Several members believe that AIPAC’s first priority is to shore up the bipartisan consensus that has made it such a historically powerful lobby – a consensus that was threatened during the high-profile debate over the Iran deal, which pit the organization against a sitting Democratic president on his signature foreign policy achievement.
“It’s not just Republican members. It’s also Democratic members who aren’t happy with AIPAC at the moment – they’ve dug themselves a deep hole,” said one Democrat who works closely with members of Congress on these issues.
“I’m sure for certain members, AIPAC is trying to salvage the relationship. But Democrats remember the meetings in their offices, they remember the vitriol aimed against them when it came to the Iran deal, and that stuff isn’t easily forgotten.”
AIPAC maintains that its access to members of Congress during last year’s debate was unprecedented, that a majority of Congress and the American people oppose the nuclear deal, and that its fight against the agreement ultimately revealed bipartisan consensus against it.
That consensus, the group says, is what it seeks to maintain, and is its reason for not joining what it dismisses as unwinnable, partisan fights.

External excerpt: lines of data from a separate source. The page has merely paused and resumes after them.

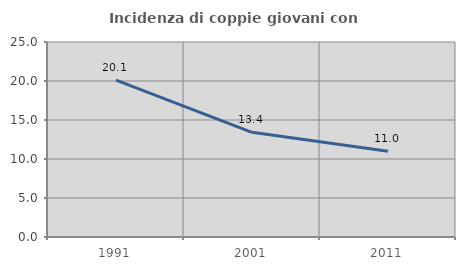
| Category | Incidenza di coppie giovani con figli |
|---|---|
| 1991.0 | 20.118 |
| 2001.0 | 13.423 |
| 2011.0 | 10.986 |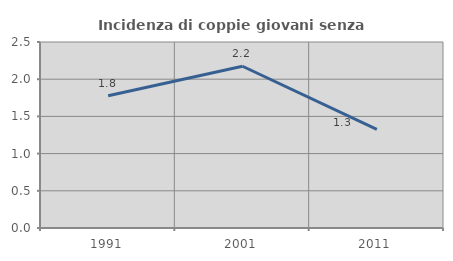
| Category | Incidenza di coppie giovani senza figli |
|---|---|
| 1991.0 | 1.778 |
| 2001.0 | 2.174 |
| 2011.0 | 1.325 |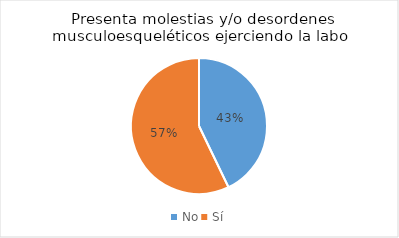
| Category | Series 0 |
|---|---|
| No | 3 |
| Sí | 4 |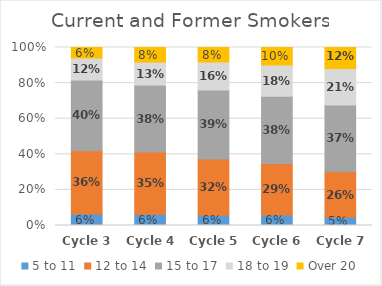
| Category | 5 to 11 | 12 to 14 | 15 to 17 | 18 to 19 | Over 20 |
|---|---|---|---|---|---|
| Cycle 3 | 0.065 | 0.356 | 0.397 | 0.124 | 0.059 |
| Cycle 4 | 0.064 | 0.349 | 0.376 | 0.129 | 0.082 |
| Cycle 5 | 0.058 | 0.316 | 0.387 | 0.158 | 0.081 |
| Cycle 6 | 0.059 | 0.289 | 0.378 | 0.176 | 0.098 |
| Cycle 7 | 0.046 | 0.256 | 0.375 | 0.206 | 0.117 |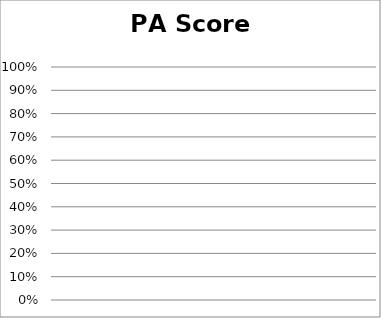
| Category | opening price | high price | low price | closing price |
|---|---|---|---|---|
|  | 0 | 0 | 0 | 0 |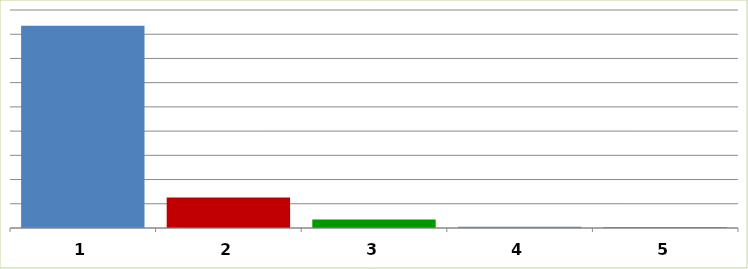
| Category | Series 0 |
|---|---|
| 0 | 83469672.33 |
| 1 | 12551561.7 |
| 2 | 3559353.46 |
| 3 | 530677.6 |
| 4 | 449231.45 |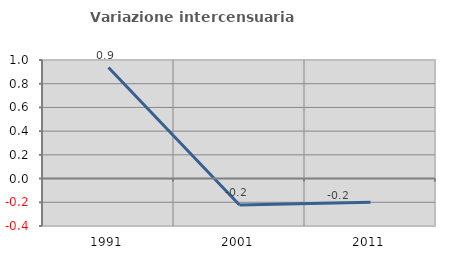
| Category | Variazione intercensuaria annua |
|---|---|
| 1991.0 | 0.936 |
| 2001.0 | -0.222 |
| 2011.0 | -0.199 |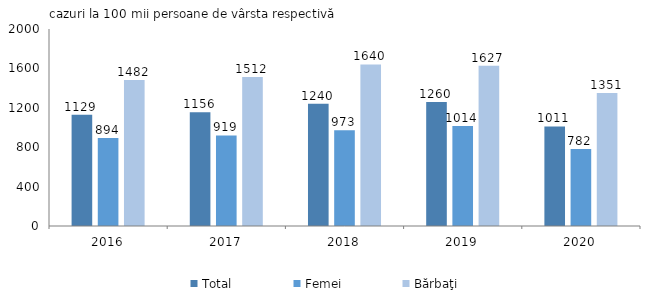
| Category | Total | Femei | Bărbaţi |
|---|---|---|---|
| 2016.0 | 1129 | 894 | 1482 |
| 2017.0 | 1156 | 919 | 1512 |
| 2018.0 | 1240 | 973 | 1640 |
| 2019.0 | 1260 | 1014 | 1627 |
| 2020.0 | 1011 | 782 | 1351 |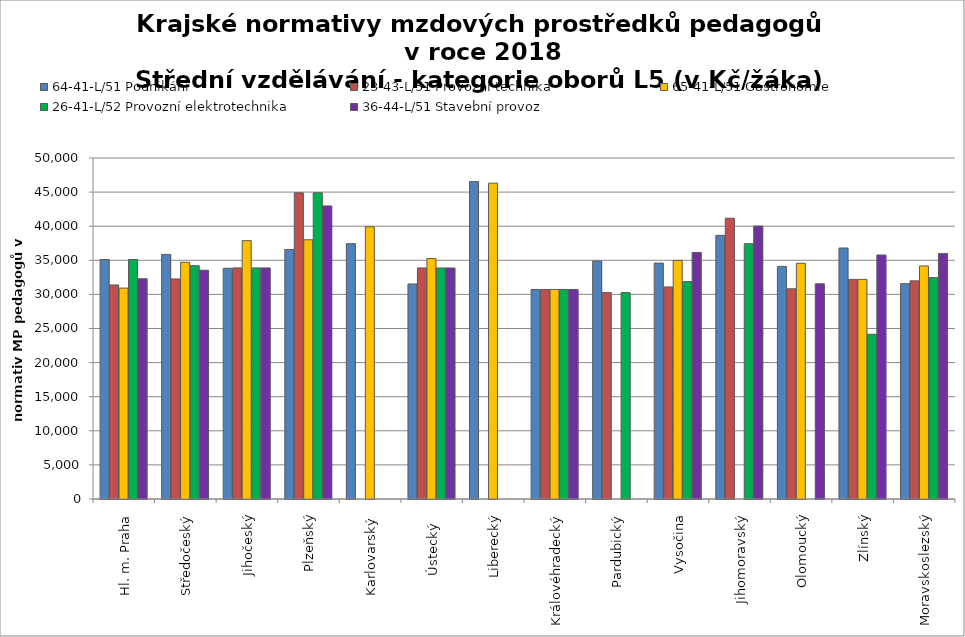
| Category | 64-41-L/51 Podnikání | 23-43-L/51 Provozní technika | 65-41-L/51 Gastronomie | 26-41-L/52 Provozní elektrotechnika | 36-44-L/51 Stavební provoz |
|---|---|---|---|---|---|
| Hl. m. Praha | 35115.254 | 31390.909 | 30922.388 | 35115.254 | 32296.181 |
| Středočeský | 35865.688 | 32271.616 | 34700.739 | 34218.093 | 33544.048 |
| Jihočeský | 33829.026 | 33887.043 | 37878.306 | 33887.043 | 33887.043 |
| Plzeňský | 36589.324 | 44897.817 | 38009.612 | 44897.817 | 42974.295 |
| Karlovarský  | 37440.945 | 0 | 39916.055 | 0 | 0 |
| Ústecký   | 31526.817 | 33875.763 | 35268.785 | 33875.763 | 33875.763 |
| Liberecký | 46537.693 | 0 | 46315.618 | 0 | 0 |
| Královéhradecký | 30725.346 | 30725.346 | 30725.346 | 30725.346 | 30725.346 |
| Pardubický | 34894.82 | 30270.526 | 0 | 30270.526 | 0 |
| Vysočina | 34594.309 | 31094.877 | 34981.737 | 31873.469 | 36149.559 |
| Jihomoravský | 38650.353 | 41168.68 | 0 | 37433.983 | 40014.695 |
| Olomoucký | 34107.349 | 30823.881 | 34564.017 | 0 | 31553.858 |
| Zlínský | 36803.429 | 32203 | 32203 | 24152.25 | 35781.111 |
| Moravskoslezský | 31570.776 | 31984.58 | 34171.334 | 32460.094 | 35979.185 |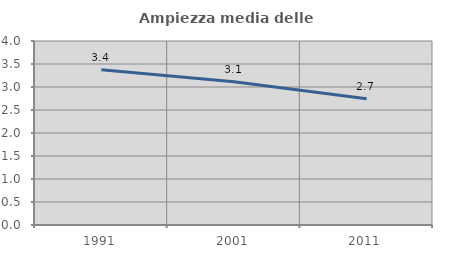
| Category | Ampiezza media delle famiglie |
|---|---|
| 1991.0 | 3.374 |
| 2001.0 | 3.113 |
| 2011.0 | 2.743 |

“We are working hard to move bipartisan legislation that actually has a chance to be passed that will hold Iran accountable for its nuclear commitments, punish it for its malign regional behavior and prevent further concessions to Tehran,” said Marshall Wittmann, spokesman for AIPAC, in response to this report. “As part of that effort, it is important to pass ISA reauthorization which will maintain the sanctions infrastructure to respond to Iranian violations.”